Braeburn House is a building that's seen a lot of New Zealand according to its owners.
"I think half of Whanganui's been through it, knows the building or knows somebody that's lived here. And, of course, half the country stayed here and know all about it," said Brad L'Huillier.
There is much speculation as to how much Braeburn House will sell for and who will buy it. The riverside manse sits proudly overlooking Whanganui and the river, with nothing else in the wider area to compare it to. The building, originally built as a private hotel, is unique in its size and situation.
Twins Brad and Mel L'Huillier bought it in 1987 when they were in their late 20s.
"It was fully tenanted," said Brad. "But it was like most of the town in those days - nobody really appreciated the heritage buildings. And you had to have an eye on what you wanted to do with it. For us it was to restore it back to what it was originally - the open verandahs and have a community of people who just wanted to be here and loved it."

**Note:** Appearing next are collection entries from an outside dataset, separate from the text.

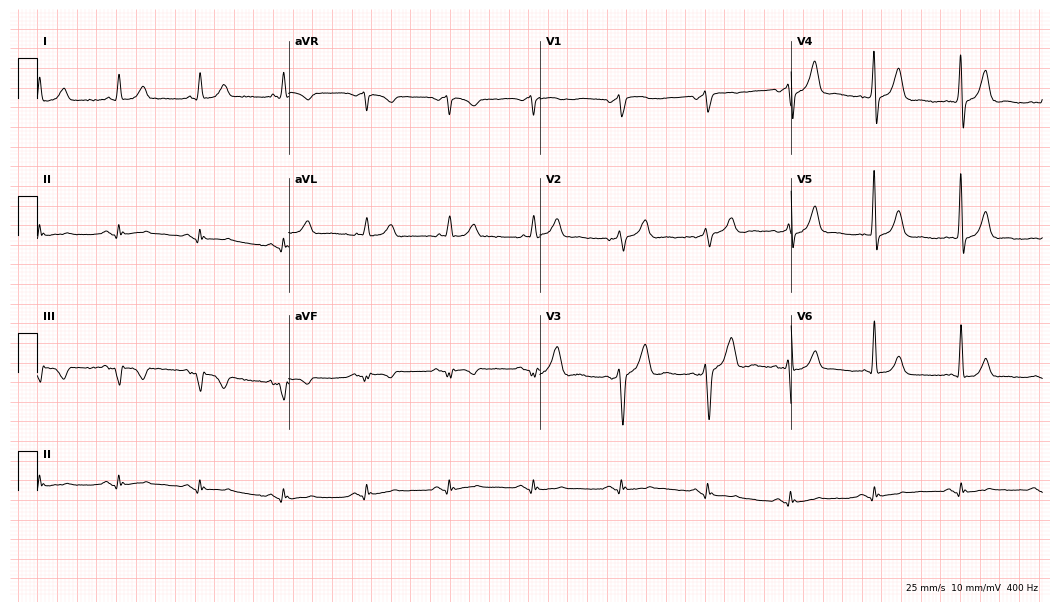
12-lead ECG from a 59-year-old man (10.2-second recording at 400 Hz). No first-degree AV block, right bundle branch block, left bundle branch block, sinus bradycardia, atrial fibrillation or sinus tachycardia recorded for this tracing.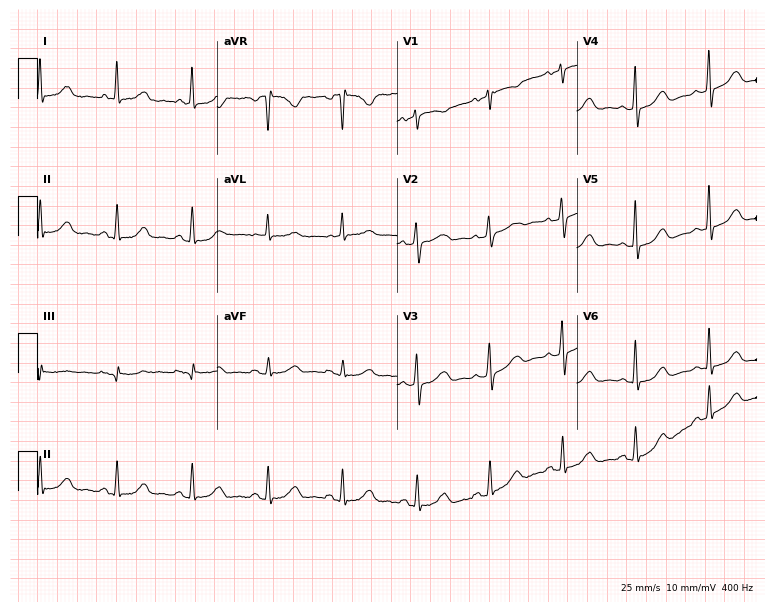
Electrocardiogram, a 45-year-old woman. Of the six screened findings (first-degree AV block, right bundle branch block, left bundle branch block, sinus bradycardia, atrial fibrillation, sinus tachycardia), none is recorded.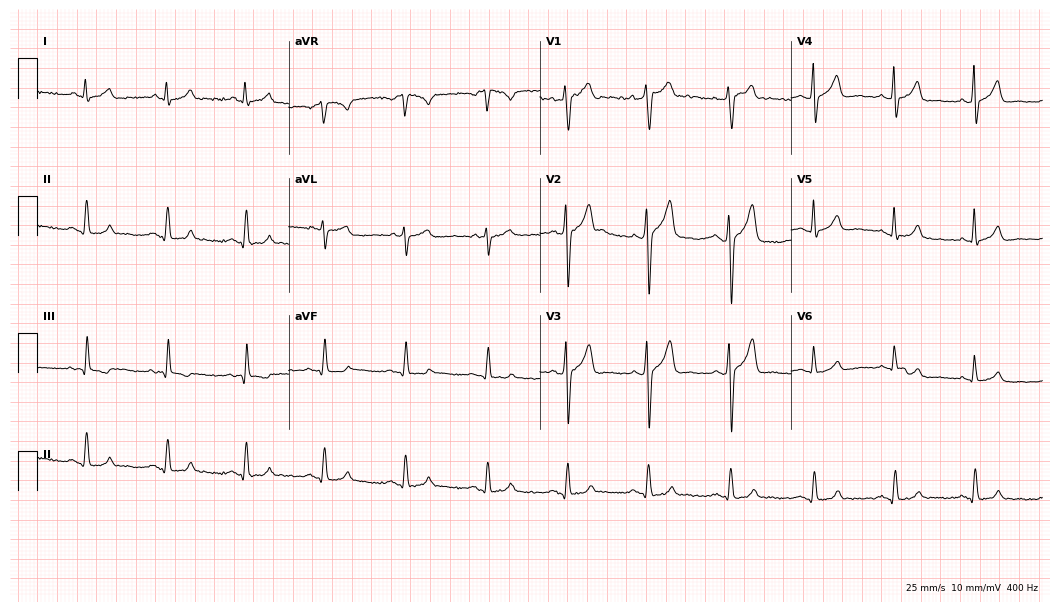
Electrocardiogram, a male patient, 31 years old. Overall reading on record: normal ECG.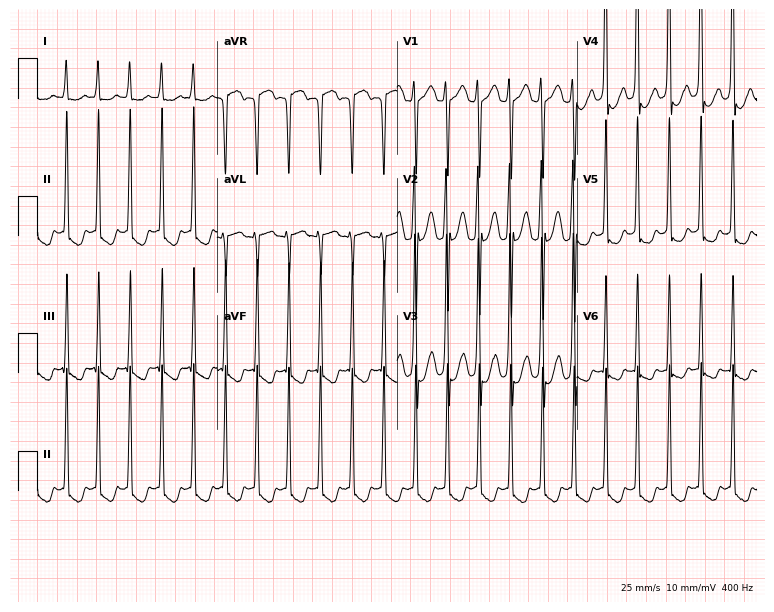
Resting 12-lead electrocardiogram (7.3-second recording at 400 Hz). Patient: a man, 21 years old. The tracing shows sinus tachycardia (a sinus rate of 100 beats per minute or more).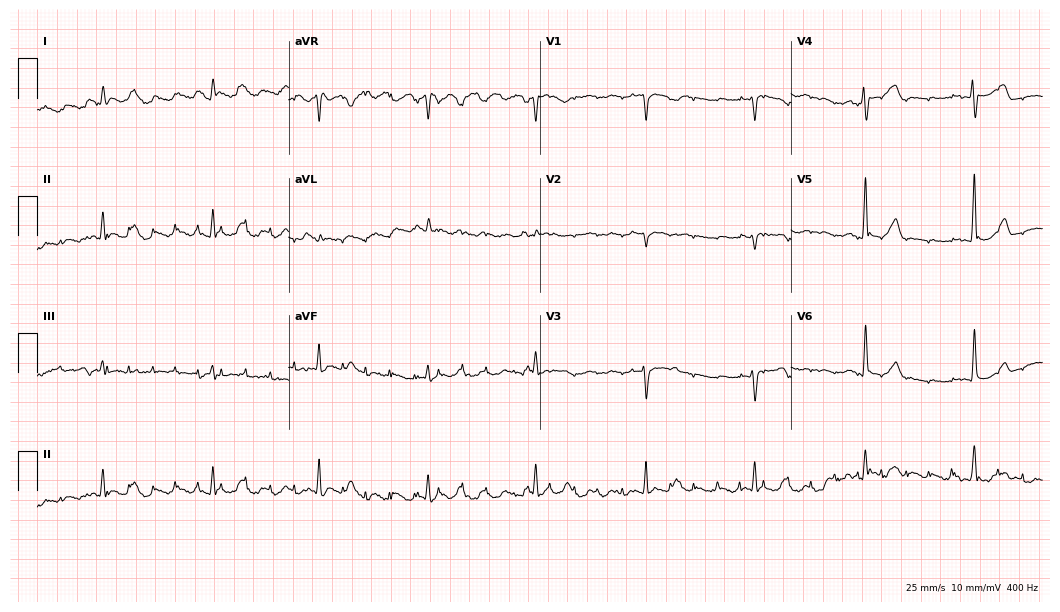
Resting 12-lead electrocardiogram (10.2-second recording at 400 Hz). Patient: a female, 85 years old. None of these six findings is recorded: first-degree AV block, right bundle branch block (RBBB), left bundle branch block (LBBB), sinus bradycardia, atrial fibrillation (AF), sinus tachycardia. Findings outside these six are not listed.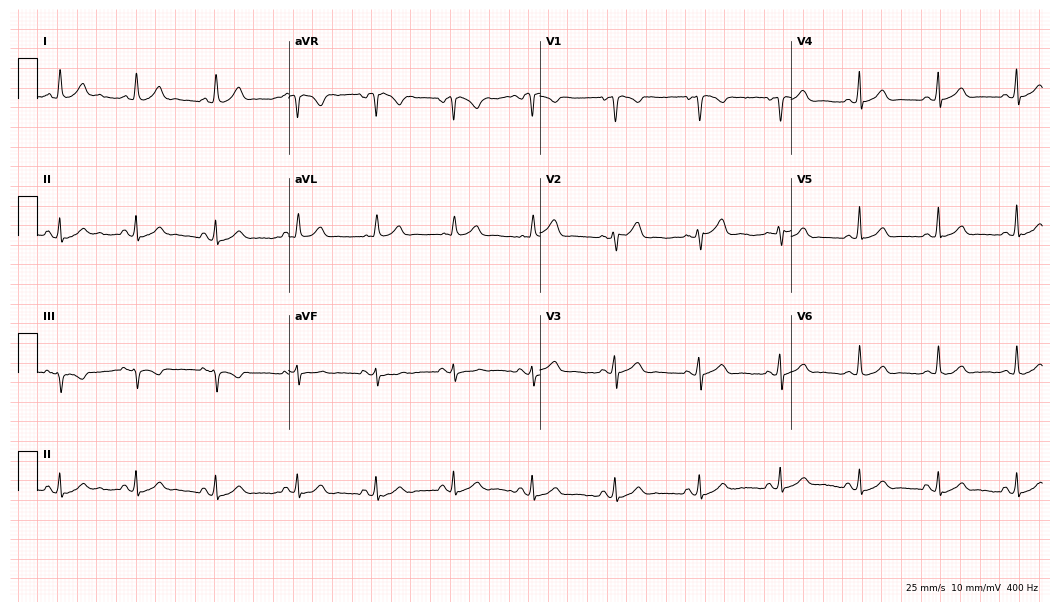
Resting 12-lead electrocardiogram (10.2-second recording at 400 Hz). Patient: a 35-year-old female. Read as a normal ECG.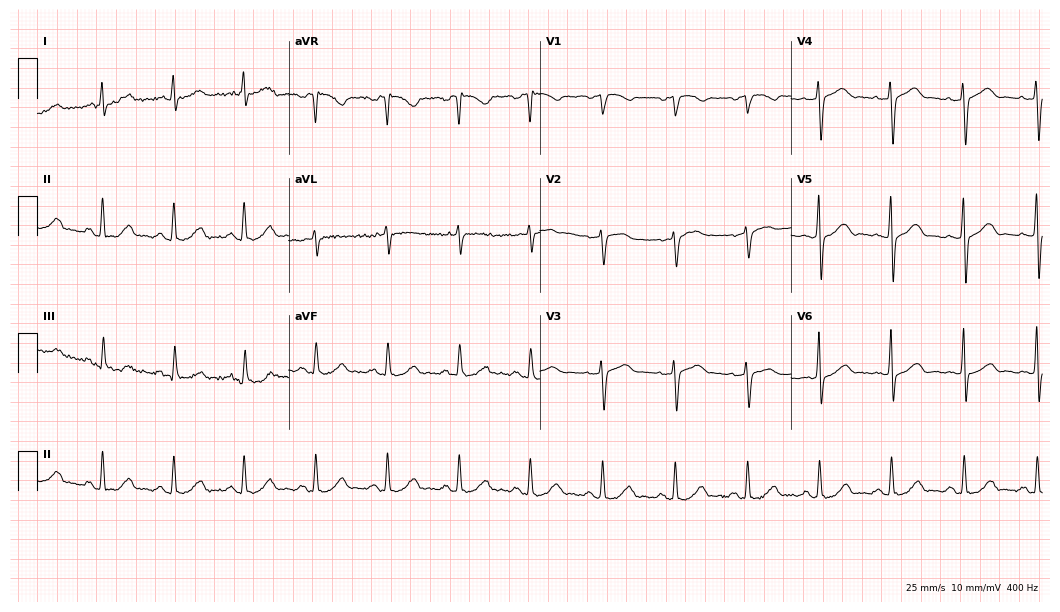
Standard 12-lead ECG recorded from a male, 65 years old. None of these six findings is recorded: first-degree AV block, right bundle branch block (RBBB), left bundle branch block (LBBB), sinus bradycardia, atrial fibrillation (AF), sinus tachycardia. Only these six findings were labelled.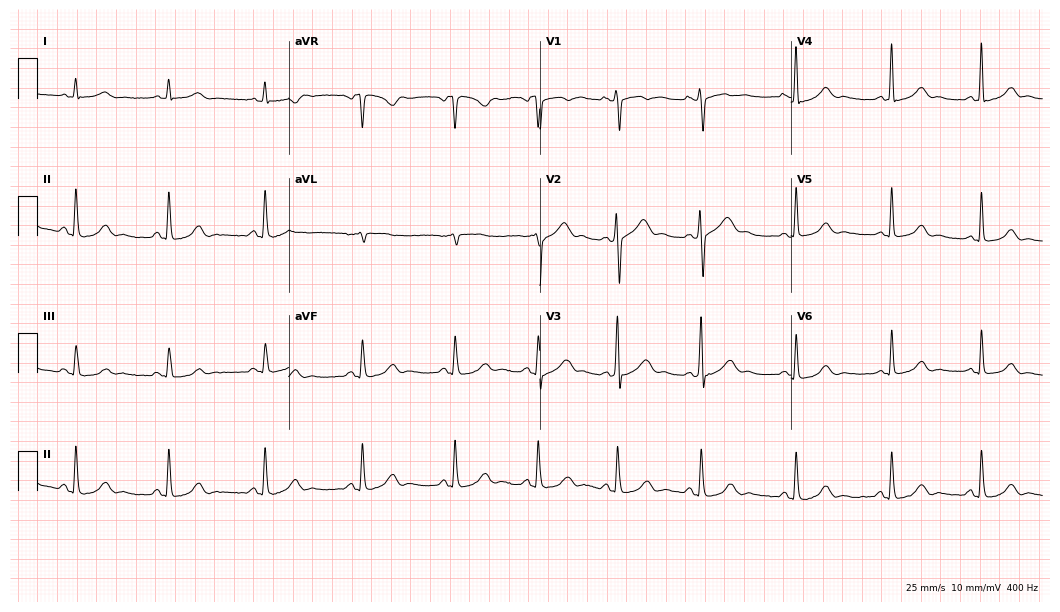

The pair spent the first five years restoring it back to its original glory after various modifications. Some of the grand building's windows had been boarded up and balconies enclosed.
"It got taken over during the war years as a tactical school for officers, and that is when they closed in these wooden verandahs to make more bedrooms," Brad said.
"I'm not sure how long they were in here but after that I think it became a bed-and-breakfast. A lady called Ester ran it for quite a few years and then it wasn't until the 60s when John Johnston, a retired school inspector, bought it as a retirement hobby and turned it into units."
Brad would like to know more about the building's early history but thinks it's unlikely as it was commissioned more than a century ago by an unusual bunch of entrepreneurs.
"A syndicate of journalists from the Chronicle office apparently," said Brad. "Someone must've had a bright idea and they must've obviously needed a private hotel in Whanganui. And this would've been the newest one because when you look at the photos you can see the tall ships tied up outside on the river here.
"And it was a booming town. That was the only way to get to the central North Island, you had to go up the Whanganui River."
With the major work done, the twins are putting the finishing touches on the building. Unlike some older buildings, it meets modern standards for earthquake and fire.
"It was built as a fireproof building, which is an amazing thing," he said. "In those days, because a lot of the old wooden hotels, they had a problem with a lot of people smoking and fire was a major hazard. It's all little compartments and the ceilings are fireproof."